Functional Orthogonality: The ablation shows adaptive typesetting primarily affects LF/VA, while glossary/context control affects TC. These modules solve orthogonal problems and can be upgraded independently.
Ecosystem Impact: High community engagement (8.4K stars) proves that the IR-based design's extensibility is attractive to developers.

Highlights & Insights¶

"IR-as-interface" bridges DU and NLP: Previously, document translation was siloed between researchers in Document Understanding (parsers) and NLP (MT). BabelDOC treats IR as a first-class citizen, allowing both to join at an appropriate abstraction level. This paradigm is applicable to PowerPoint, Word, and Web layouts.
Engineering Simplicity in Adaptive Typesetting: Eschewing complex layout learning in favor of an iterative search with a 0.05 step size proves that a well-executed trivial baseline can outperform complex commercial solutions.
Prompt Engineering via Placeholders: The formula placeholder and glossary injection techniques are highly reusable for any LLM task involving structured academic content.
Open-source Strategy: The architecture is designed for the community, with hot-swappable backends and clear plugin structures, turning a system paper into a long-term ecosystem asset.

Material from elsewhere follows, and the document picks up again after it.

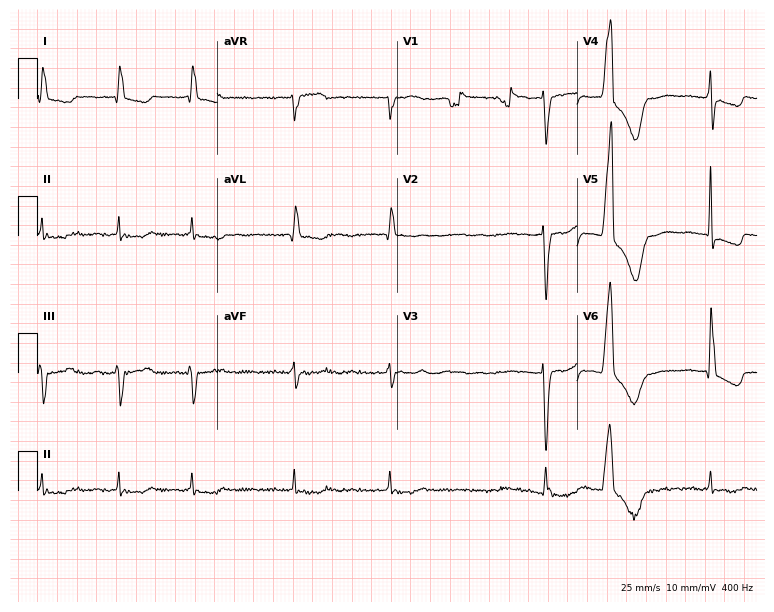
12-lead ECG (7.3-second recording at 400 Hz) from a 59-year-old female patient. Findings include atrial fibrillation.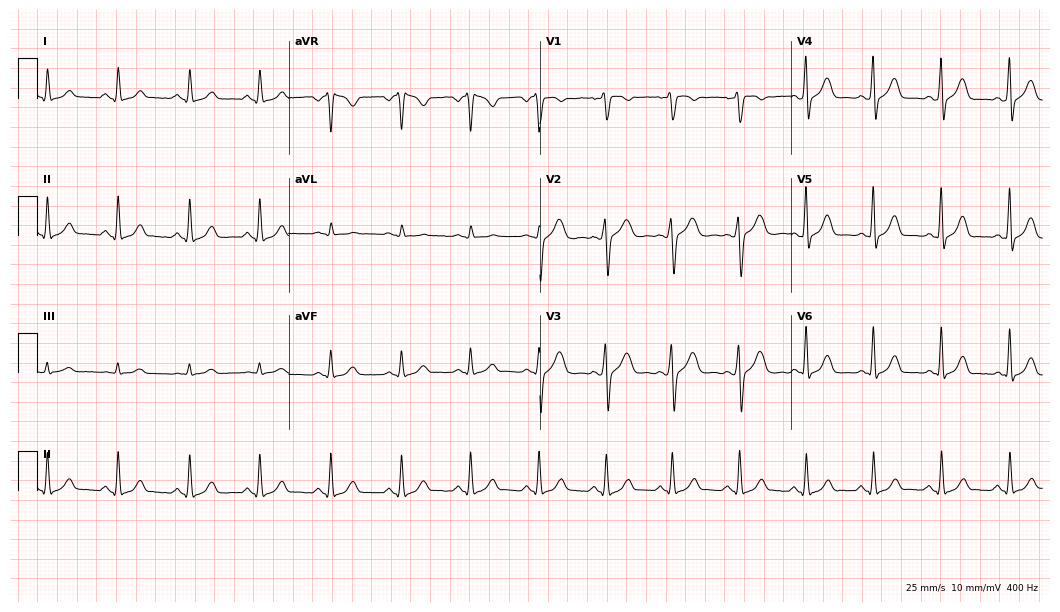
Resting 12-lead electrocardiogram (10.2-second recording at 400 Hz). Patient: a 37-year-old male. Read as a normal ECG.

Limitations & Future Work¶

IR construction introduces computational overhead; inference latency is significantly higher than pure text API calls (1.63 s/page vs 0.38 s/page).
Dependency on upstream OCR/layout detection robustness; failure in parsing low-quality scans or exotic layouts results in untranslated segments.
Translation quality is capped by the underlying LLM; it is a framework, not an MT engine.
Typesetting for language pairs with extreme morphological differences (e.g., vertical CJK to Latin) remains a challenge.
Evaluation focuses on technical documents; magazine layouts or complex artistic pages are not yet covered.

vs. PDFMathTranslate: Moves from a monolithic black box to a modular IR-based system with added terminology and adaptive typesetting.
vs. DeepL/Google Translate: Provides an open-source alternative with superior layout fidelity compared to the text-stream-heavy commercial tools.
vs. Doc2X/MinerU: Transitions from one-way extraction to bidirectional reconstruction.
vs. LayoutReader/DocLayout-YOLO: Treats these layout models as interchangeable upstream plugins.

Rating¶

Novelty: ⭐⭐⭐⭐ IR paradigms are known, but applying a bidirectional, plugin-based IR to the PDF translation problem is a significant system contribution.
Experimental Thoroughness: ⭐⭐⭐⭐ Combination of 200-page benchmark, human evaluation, LLM-as-a-judge, and module ablations.
Writing Quality: ⭐⭐⭐⭐ Clear explanation of the five-module architecture with strong alignment between tables and case studies.
Value: ⭐⭐⭐⭐⭐ High community impact (8.4K stars) and practical utility make it an excellent example of an ACL system demo.